• okudum
    • okuyorum
    • okumak istiyorum
  • youreads puanı (8.50)
kuyucaklı yusuf - sabahattin ali
"bu manasız ve yabancı hayatta bir tek şeye hakikaten sarılmış, hakikaten inanır gibi olmuştu. bu da karısı idi. muazzez'in varlığı yusuf için büyük, boşlukları dolduracak mahiyette bir şey değildi, fakat onun yokluğu müthişti. onun bu kadar sebepsiz yere, bu kadar insafsızca yusuf'un hayatından koparılması çıldırtacak kadar acı idi. hayatında asıl aradığı şeyin muazzez olmadığını biliyordu, fakat muazzez olmadan bunu aramaya muktedir olamayacağını sanıyordu."kuyucaklı yusuf türk edebiyatının belki de en romantik kahramanıdır. hayatın ve insanların zalimliği karşısındaki naif duruşu ile bir yandan trajik bir sona ilerlerken, bir yandan da yaşadığı lirik aşk hiyakesinin kahramanı olarak edebiyat tarihinde yerini almıştır. (kitap bilgileri idefix'den alınmıştır.)


  1. bir arkadaşımın tavsiye ile aldığım ve hayatımda koca bir yer edinen muhteşem kitap.

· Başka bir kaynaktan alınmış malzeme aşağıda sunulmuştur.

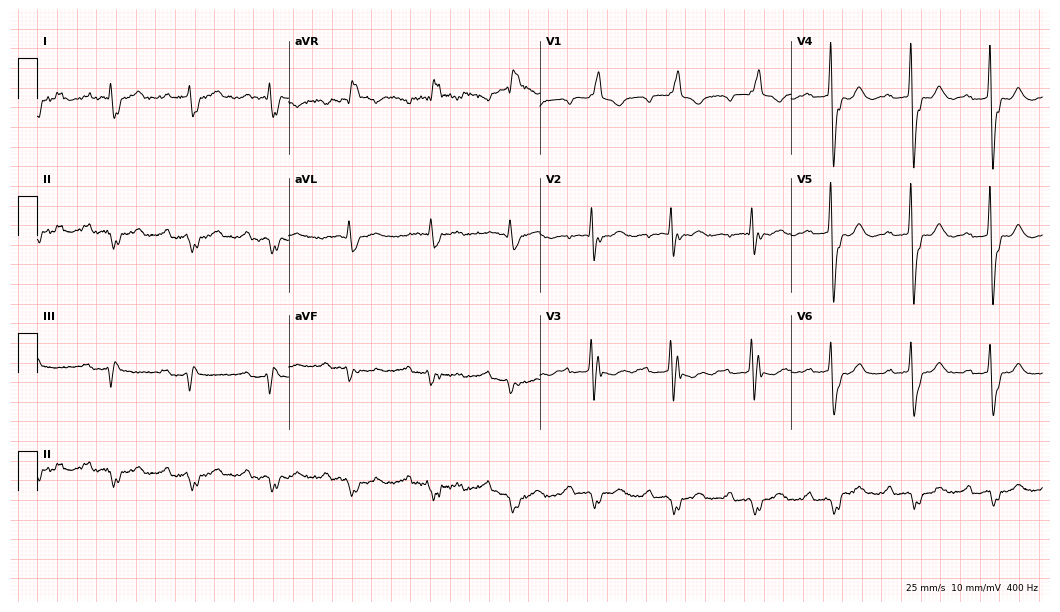
Electrocardiogram (10.2-second recording at 400 Hz), a man, 82 years old. Interpretation includes first-degree AV block, right bundle branch block (RBBB).

    duygusal bir insansanız eğer -ki toplum olarak öyleyiz- romanın sonu sizi hüzne boğar...
  2. sabahattin ali'nin ilk basılı eseri.(1937) filmi de var ama kitabından daha güzel değil. bir alıntı;

    “ben şuna inanıyorum ki, üç buçuk günlük ömrümüzü kendimize zehir etmemek için ne mazideki hayatımıza ve kaçırdığımız fırsatlara ne de istikbalin olmayacak hülyalarına kulak asmayarak bugünümüze hapsolup yaşamalıyız. her hadisenin insanı eğlendirecek bir tarafı vardır."
  3. lise yıllarında ihmalkar bir gözle okuduğum güzide eser... kürk mantolu maddonna nın aşırı abartılmışlığına karşın onun kadar bilinmeyen fakat kanımca kürk mantolu dan kat kat güzel kitap...
  4. günümü darma duman eden nadide eser.

    geceye, becerebilirsem kitaba yaraşır bir inceleme girmek isterim.
  5. ölümle başlayıp ölümle biten kitaptır.
  6. sonu beni benden alan kitap
  7. roman 1903 yılında aydın'ın nazilli kazasına yakın kuyucak köyünü eşkıyaların basıp bir karı kocayı öldürmesiyle başlar. ölenler küçük yaştaki yusuf'un anne ve babasıdır. yalnız ve kimsesiz kalan yusuf'u kaymakam evlat edinir.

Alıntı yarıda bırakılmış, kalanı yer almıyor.